**Exercise**
Below are the entries; count the lines in them that contain the word "Category" and give only the number.

Records drawn from a dataset:
____

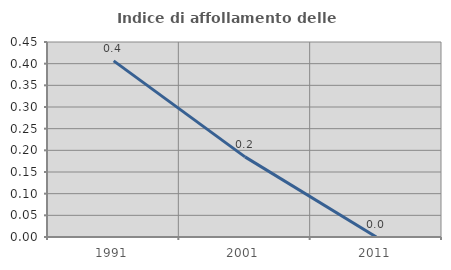
| Category | Indice di affollamento delle abitazioni  |
|---|---|
| 1991.0 | 0.407 |
| 2001.0 | 0.185 |
| 2011.0 | 0 |
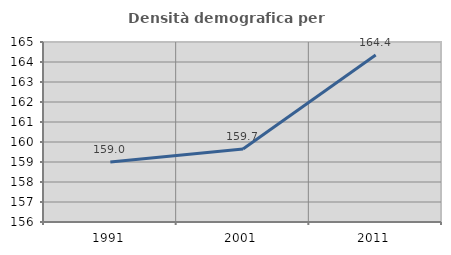
| Category | Densità demografica |
|---|---|
| 1991.0 | 158.995 |
| 2001.0 | 159.654 |
| 2011.0 | 164.355 |
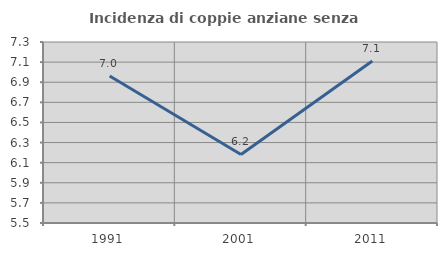
| Category | Incidenza di coppie anziane senza figli  |
|---|---|
| 1991.0 | 6.961 |
| 2001.0 | 6.182 |
| 2011.0 | 7.111 |

____

**Answer space**
3